Collected data
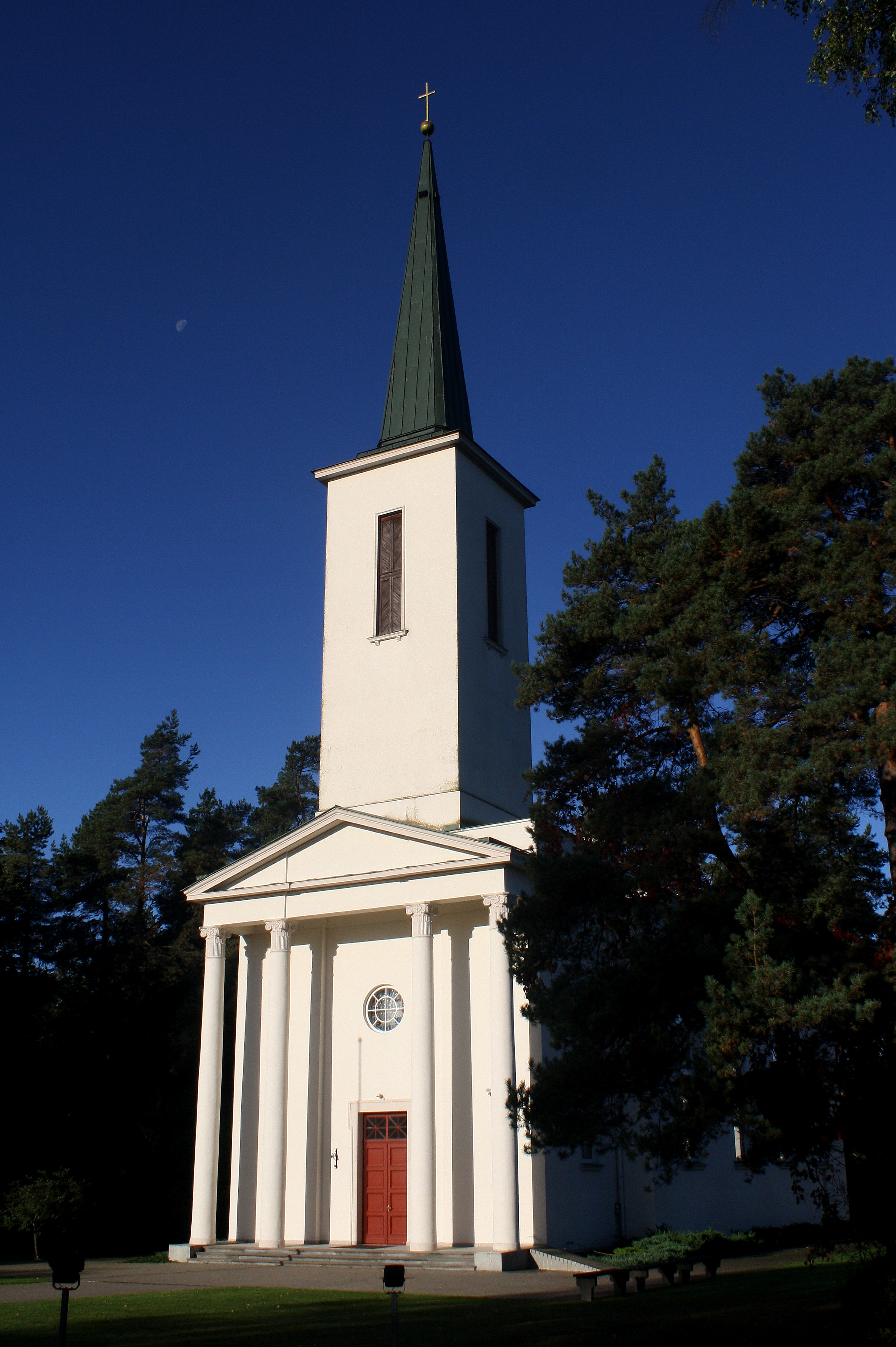 Ikšķiles luterāņu baznīca, Ikšķile
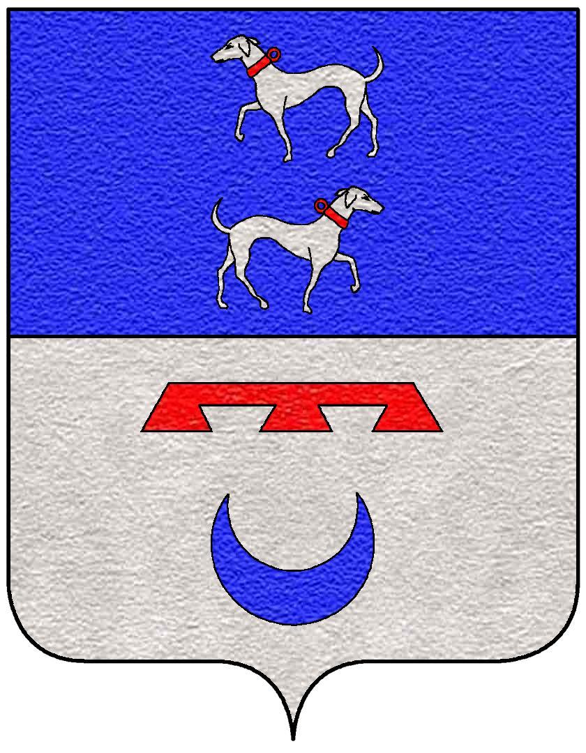 Stemma della famiglia Cagiano di Azevedo
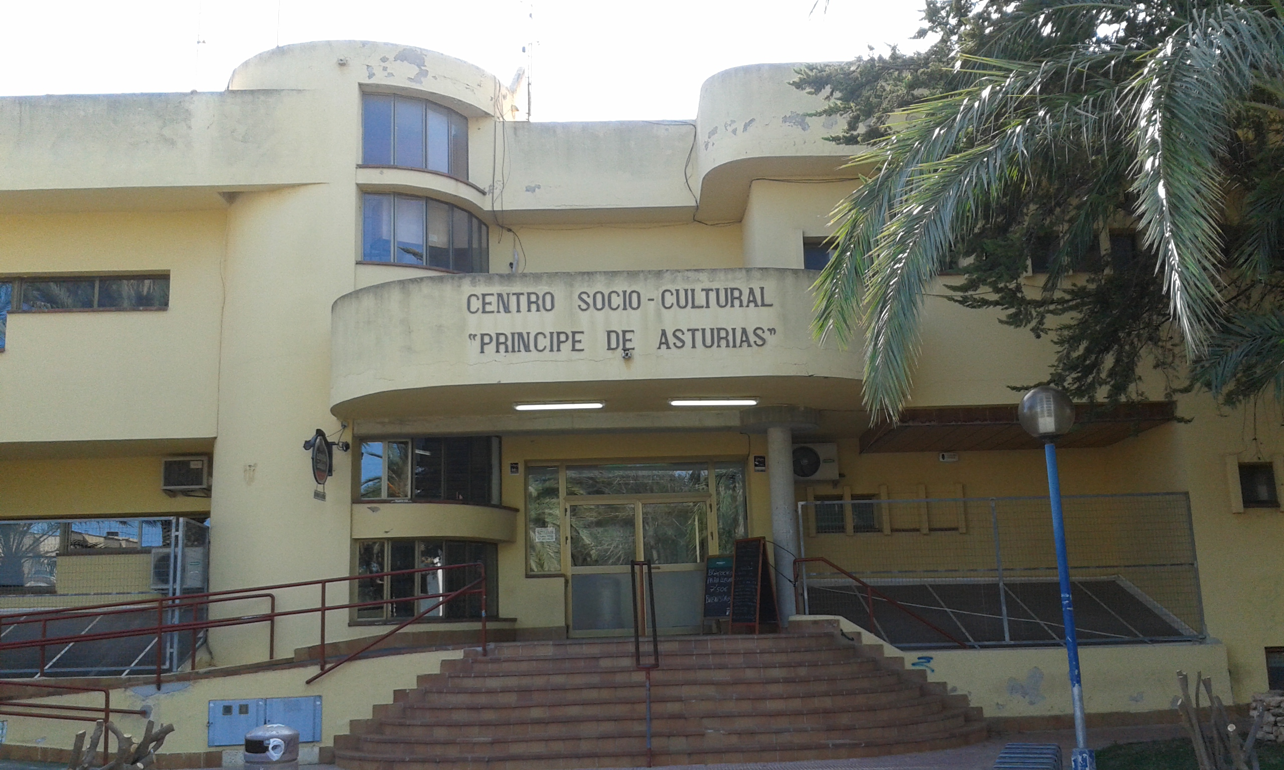 Centro socio-cultural Príncipe de Asturias.

Task to complete
Give the listing again word for word. Skip any pictures.

Expected answer
 Ikšķiles luterāņu baznīca, Ikšķile
 Stemma della famiglia Cagiano di Azevedo
 Centro socio-cultural Príncipe de Asturias.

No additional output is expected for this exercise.